■ Aim of the task
Transcribe the data exactly, pictures excluded.

■ Material provided
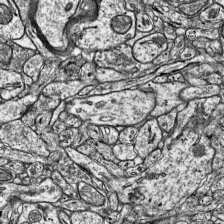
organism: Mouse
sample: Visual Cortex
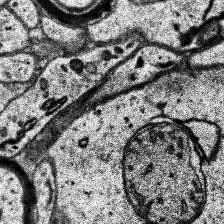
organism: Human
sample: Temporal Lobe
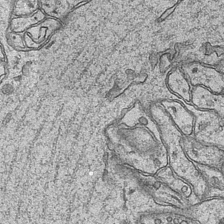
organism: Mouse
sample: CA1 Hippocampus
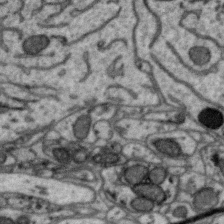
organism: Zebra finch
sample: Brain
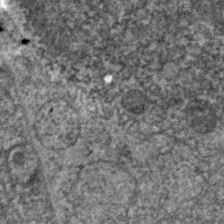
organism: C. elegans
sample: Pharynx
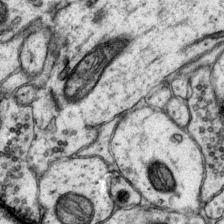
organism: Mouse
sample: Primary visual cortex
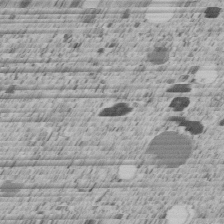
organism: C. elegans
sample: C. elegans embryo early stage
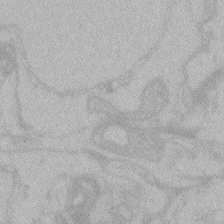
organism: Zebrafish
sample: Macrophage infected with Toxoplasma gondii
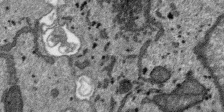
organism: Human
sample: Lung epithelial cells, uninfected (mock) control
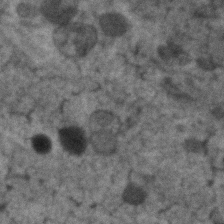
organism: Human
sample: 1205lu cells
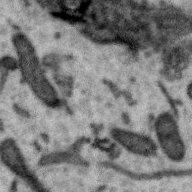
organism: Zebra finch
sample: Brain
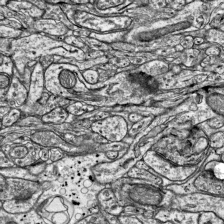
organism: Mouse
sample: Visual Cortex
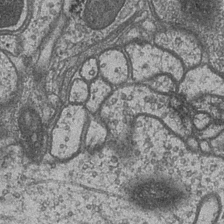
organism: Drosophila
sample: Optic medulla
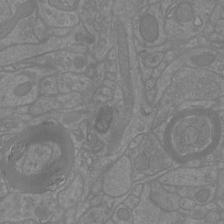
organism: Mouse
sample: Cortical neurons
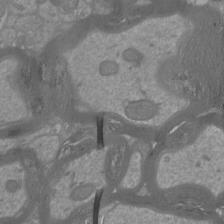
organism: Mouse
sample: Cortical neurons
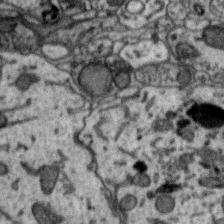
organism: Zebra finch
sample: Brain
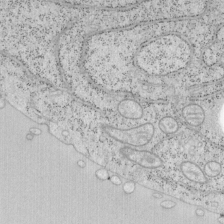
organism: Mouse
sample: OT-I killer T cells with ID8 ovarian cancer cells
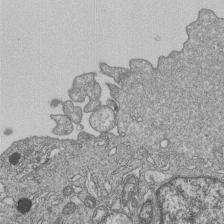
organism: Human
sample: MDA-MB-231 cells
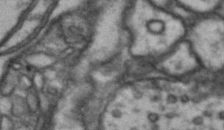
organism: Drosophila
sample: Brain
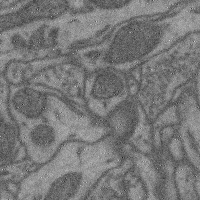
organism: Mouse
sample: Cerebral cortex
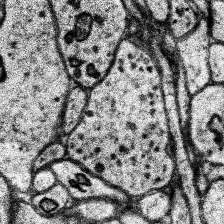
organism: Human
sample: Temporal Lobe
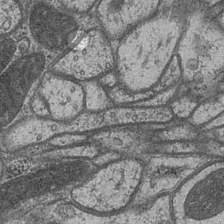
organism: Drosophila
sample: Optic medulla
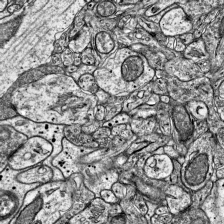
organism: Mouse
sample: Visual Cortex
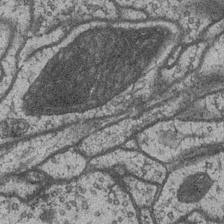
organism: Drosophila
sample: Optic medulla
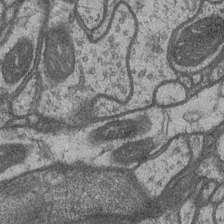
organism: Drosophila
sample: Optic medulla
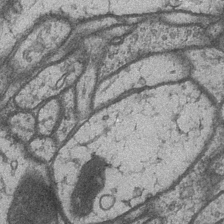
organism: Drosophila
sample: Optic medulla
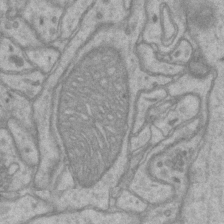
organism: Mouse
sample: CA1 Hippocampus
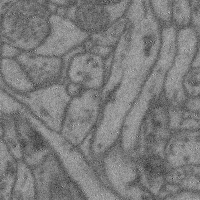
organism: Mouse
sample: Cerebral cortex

■ Expected answer
organism: Mouse
sample: Visual Cortex
organism: Human
sample: Temporal Lobe
organism: Mouse
sample: CA1 Hippocampus
organism: Zebra finch
sample: Brain
organism: C. elegans
sample: Pharynx
organism: Mouse
sample: Primary visual cortex
organism: C. elegans
sample: C. elegans embryo early stage
organism: Zebrafish
sample: Macrophage infected with Toxoplasma gondii
organism: Human
sample: Lung epithelial cells, uninfected (mock) control
organism: Human
sample: 1205lu cells
organism: Zebra finch
sample: Brain
organism: Mouse
sample: Visual Cortex
organism: Drosophila
sample: Optic medulla
organism: Mouse
sample: Cortical neurons
organism: Mouse
sample: Cortical neurons
organism: Zebra finch
sample: Brain
organism: Mouse
sample: OT-I killer T cells with ID8 ovarian cancer cells
organism: Human
sample: MDA-MB-231 cells
organism: Drosophila
sample: Brain
organism: Mouse
sample: Cerebral cortex
organism: Human
sample: Temporal Lobe
organism: Drosophila
sample: Optic medulla
organism: Mouse
sample: Visual Cortex
organism: Drosophila
sample: Optic medulla
organism: Drosophila
sample: Optic medulla
organism: Drosophila
sample: Optic medulla
organism: Mouse
sample: CA1 Hippocampus
organism: Mouse
sample: Cerebral cortex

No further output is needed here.